Research

Oh Lab’s Focus

Database Search and Transfer Learning

Transfer learning

We developed a method for interpreting new transcriptomic datasets through instant comparison to public datasets without high-performance computing requirements. This method consists of a pre-computed model and an out-of-the-box Bioconductor software package, GenomicSuperSignature, which applies the model to new data. Using human datasets, we demonstrated our method’s efficient and coherent database search capabilities, robustness to batch effects and heterogeneous training data, and transfer learning capacity. We are currently expanding this method to different species (e.g., mouse, yeast) and different omics data types (e.g., scRNAseq, metagenomics). Additionally, leveraging the transfer learning capacity of this method, we are developing a systematic framework for inferring various phenotypes from transcriptomic data.

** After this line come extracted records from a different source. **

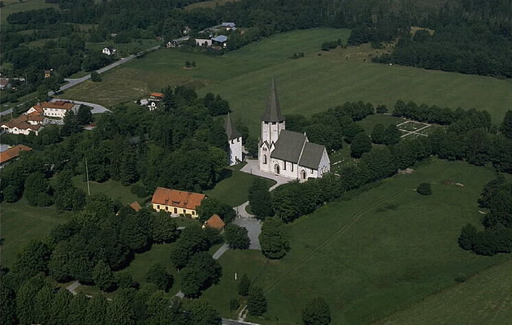 Motiv: Lärbro kyrka Nyckelord: Flygbilder, Riksintressen Kategori: KyrkomiljöLärbro kyrka
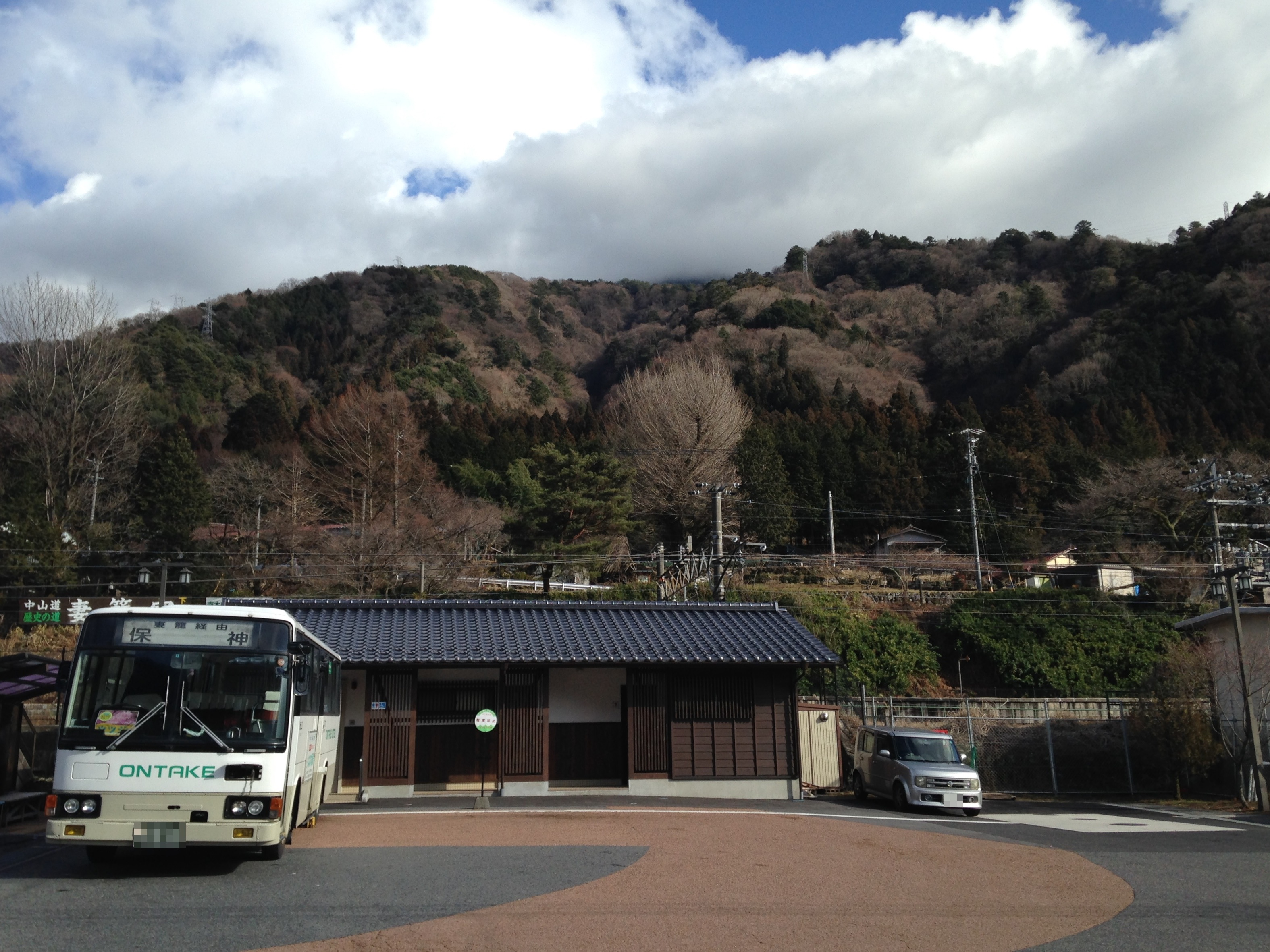 南木曽駅前バスターミナル
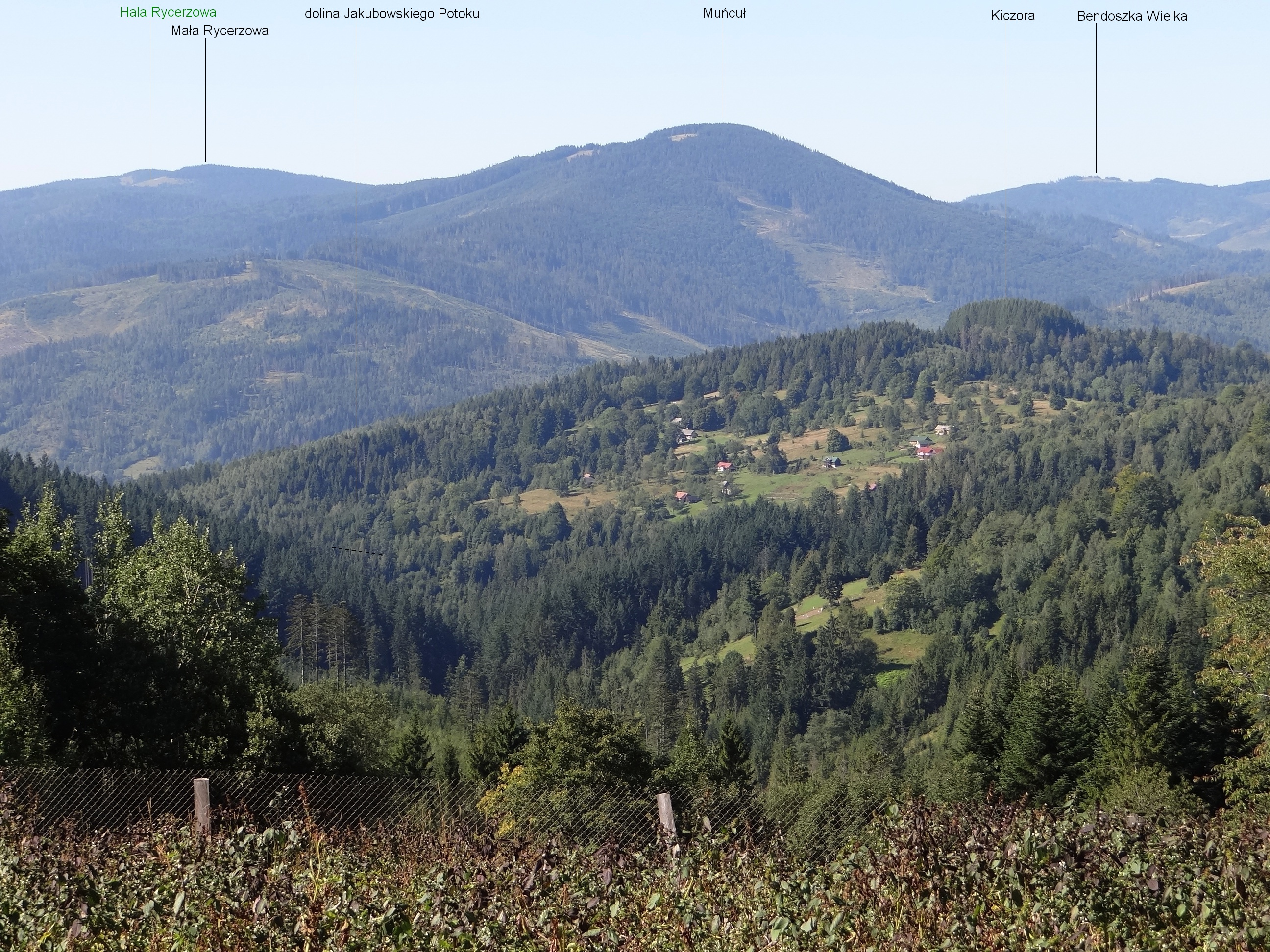 Widok z osiedla Zapolanka w Złatnej
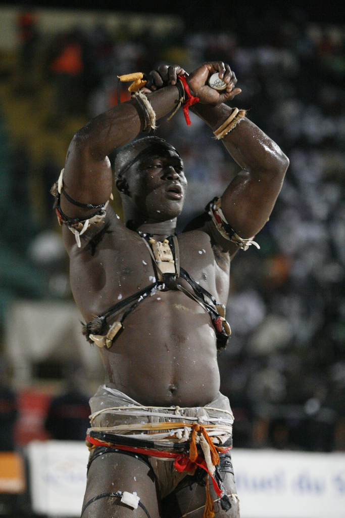 Le lutteur Balla Gaye
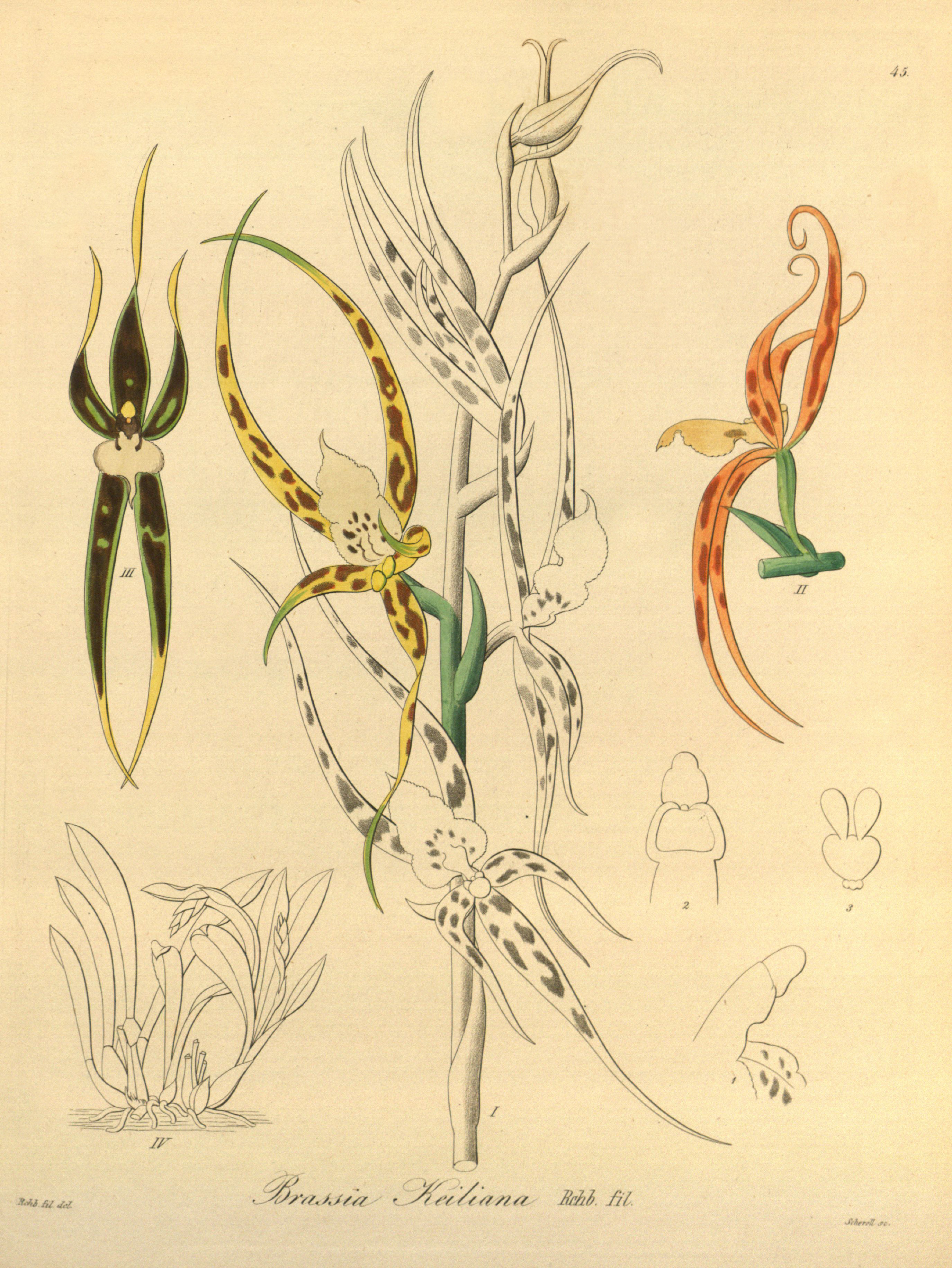 Illustration of Ada keiliana (as syn. Brassia keiliana)
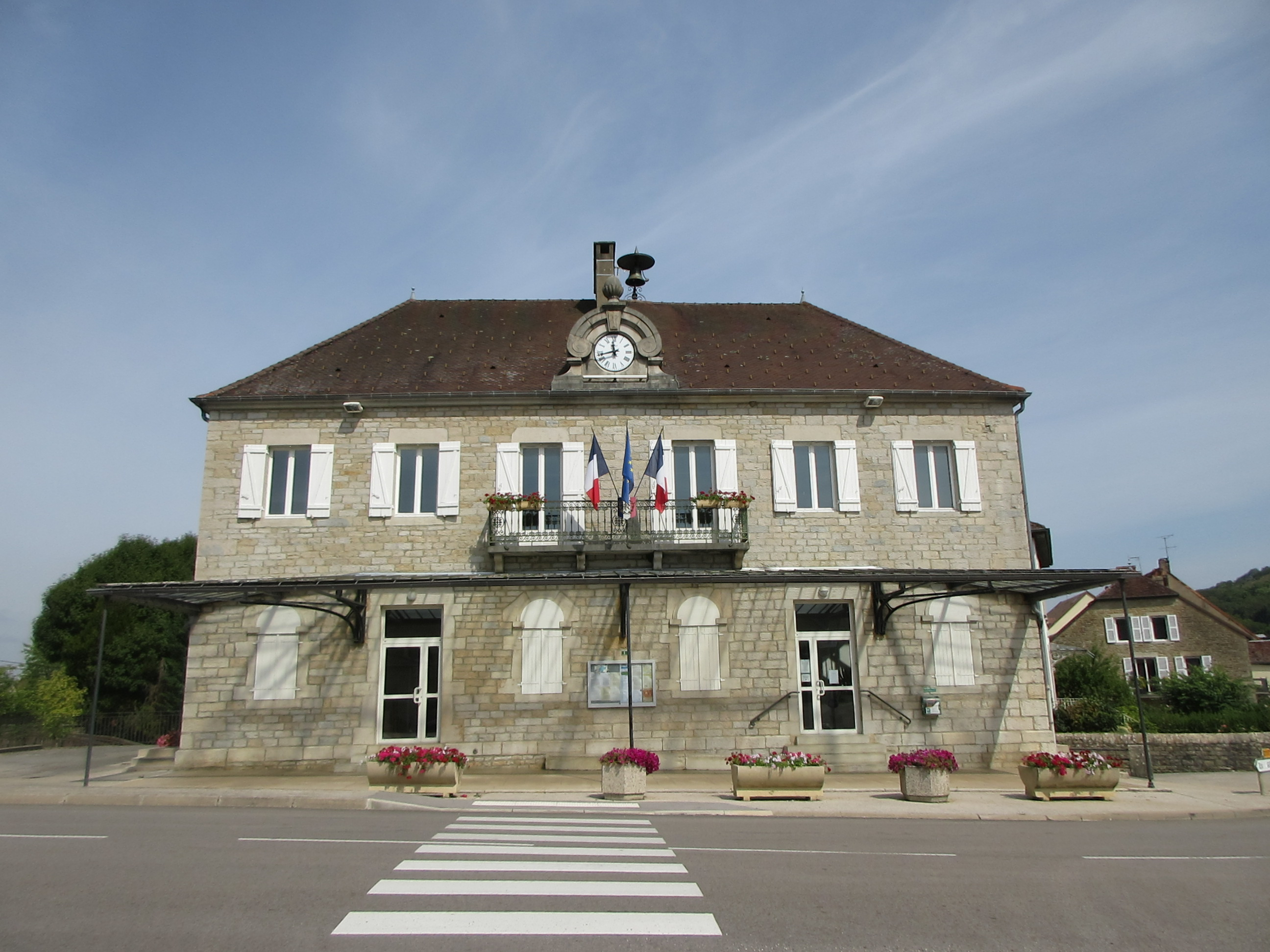 Mairie de Macornay.

Cross-study Metadata Standardization

FAIR principles

To enhance the FAIRness of public omics data, we aim to systematically harmonize and standardize metadata across major public biomedical data repositories. We are performing large-scale manual metadata curation for publicly available omics data while building an automated metadata harmonization pipeline that leverages various Natural Language Processing (NLP) techniques, including Large Language Models (LLMs), using manually harmonized metadata as a gold standard. The standardization process integrates ontologies, a data reconciliation system, and scientific provenance tracking to ensure the interpretability, accuracy, and reliability of the harmonized data. Currently, we are targeting several major public omics data repositories for standardization. The outcome of this project will transform how researchers discover and integrate public data into new research topics, ultimately accelerating biological discovery.

Collaborations

Histopathology Image Data Analysis

Histopathology

Histopathological images provide unparalleled insights into tissue architecture, cellular morphology, and tumor spatial organization. However, analyzing these images often requires non-R software, unlike other high-throughput omics data and downstream statistical analyses that are frequently performed in the R/Bioconductor environment. A seamless connection between these platforms is critical for integrative multi-modal analyses that combine both omics and image data. To address this gap, we are creating standardized workflows that process raw image files and extract image features accessible in R, while also developing a comprehensive repository of image features extracted from The Cancer Genome Atlas (TCGA) images.

curatedMetagenomicData v4

We are leading the metadata curation effort for curatedMetagenomicData (cMD) version 4, a major update to the widely used Bioconductor resource of uniformly processed human microbiome data. cMD v4 transitions the sample-level metadata to a new FAIR-compliant schema that incorporates standardized ontology terms, a data dictionary, and automated validation to ensure interpretability and reproducibility across studies. We orchestrate the end-to-end curation pipeline — including initiation, validation, and deployment — and provide tooling (e.g., makeCombinedMetadata, validateStudy) that enables community contributors to add new studies. This work substantially expands the harmonized sample collection available to the research community and lays the foundation for downstream meta-analyses of the human microbiome across disease, treatment, and population contexts.